As in 8th shown are through holes 33 and 42 aligned with each other, so that when both magnetic elongated components 511 . 521 are inserted through their free ends in the aligned through holes 33 . 42 lie together. The magnetic elongated components 511 . 521 can on the inner contours of the through holes of the windings 33 and 42 be attached by a structural adhesive or epoxy adhesive.

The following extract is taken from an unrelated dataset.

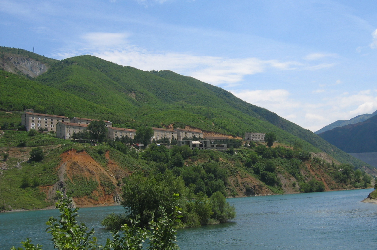 Fierza in Northern Albania

For the case is a cover 2 provided, which, in this case by snap closure, the various elements of the current measuring device 1 , and in particular partial cores, holds together, as in 1 and 2 shown.

As in 3 shown has the SMD current measuring device 1 a first and second support element 51 . 52 , each with two parallel arms 51a - 51b ; 52a - 52b passing through a traverse 51c . 52c are connected, with which one of the magnetic elongated components 511 . 521 is connected at respective ends opposite the free ends, so that the magnetic elongated components 511 . 521 parallel and in the same direction as the parallel arms 51a - 51b ; 52a - 52b extend to the corresponding crossbar 51c ; 52c to form an E-shaped piece. Both E-shaped pieces are arranged facing each other and when joined together, as in 9 shown are the free ends of their respective arms 51a - 51b ; 52a - 52b and magnetic elongated components 511 . 521 in contact.

These E-shapes for the first and second carrier element 51 . 52 provide a particularly advantageous embodiment, when finally joined together, that is, the shape of the two E-shaped pieces which, once joined together, are more similar to the cubic or rectangular prism shape of the typical surface mount device. Thus, these E-forms additionally allow a symmetrical device 1 and the magnetic core is easily removable when needed for replacement.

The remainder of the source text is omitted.